Before 2022 ends, several changes in the collection of taxes were announced, which will be implemented starting in January 2023. One of the changes is the increase in Social Security tax. The agency has announced that the tax is expected to increase by 6.2% for most employees, while most employers are expected to pay 12.4%. The increase is nearly 9% from last year, meaning workers have to pay $160,200 from $147,000 in 2022. Furthermore, workers who earn more than $160,200 will have to pay an additional $818 in taxes.
On the other hand, the agency also announced the mechanism regarding the earnings test. The Earning Test will be applied to a beneficiary who applied for Social Security and still earning income, but has not reached the maximum retirement age of 66 to 67. Furthermore, the benefits will be withheld once the earnings exceed the threshold. The earning test will disappear once the worker reaches the full retirement age.
For instance, if a worker earned more than $21,240 before, Social Security withheld $1 in benefits for every $2 earned over that amount. If the worker reaches retirement age in 2023 and still earns up to $56,520, Social Security will withhold $1 in benefits for every $3 earned over the limit. Once the worker reaches the full retirement age, the earnings test will disappear. The agency has also clarified that the benefits are not lost forever. When the worker reaches the full retirement age, the monthly benefit amount will be adjusted to account for the forfeited benefits.

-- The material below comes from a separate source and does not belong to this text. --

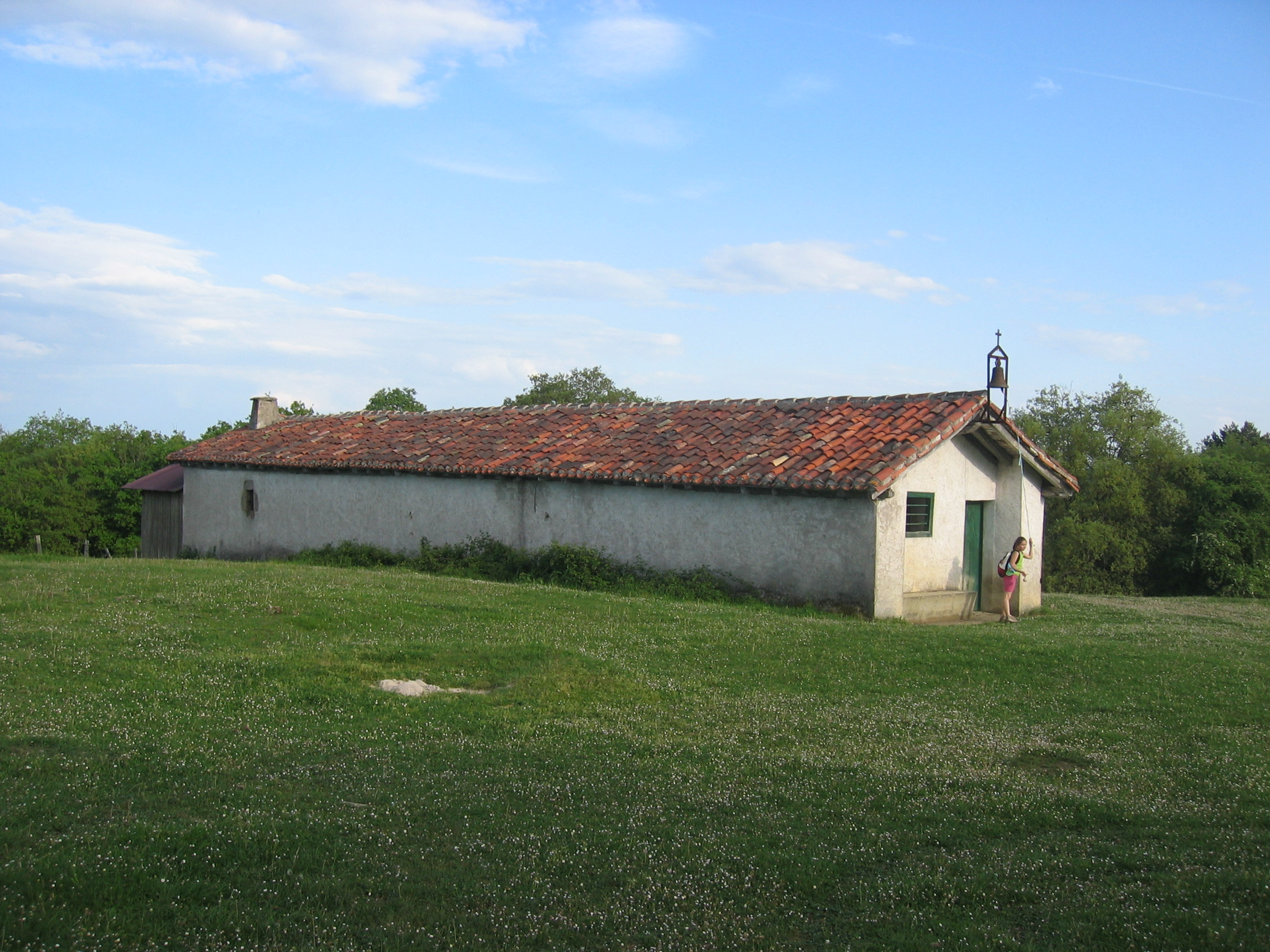 Ermita de Santa Lucía, situada en la cima del Arañotz, en el centro el valle de Ultzama
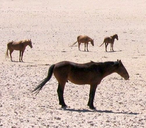 Wildpferde, Aus, Namibia

The increase in Social Security tax is aimed at mitigating the possibility of depleting the agency’s funds. According to the Social Security boards of trustees, it is projected that the fund will last until 2035 unless lawmakers implement a system to control the issue. The increase in the cost-of-living adjustment (COLA) of up to 8.7% also threatens earlier fund depletion. However, the agency has clarified that COLA is not the cause of the problem but the low amount of taxes collected and the agency’s promised benefits.
Hence, the agency reasoned that the tax increase was necessary to earn revenue and continue the program. If the fund is depleted, the agency has ensured that the program has enough money to pay an estimated 77% of promised benefits.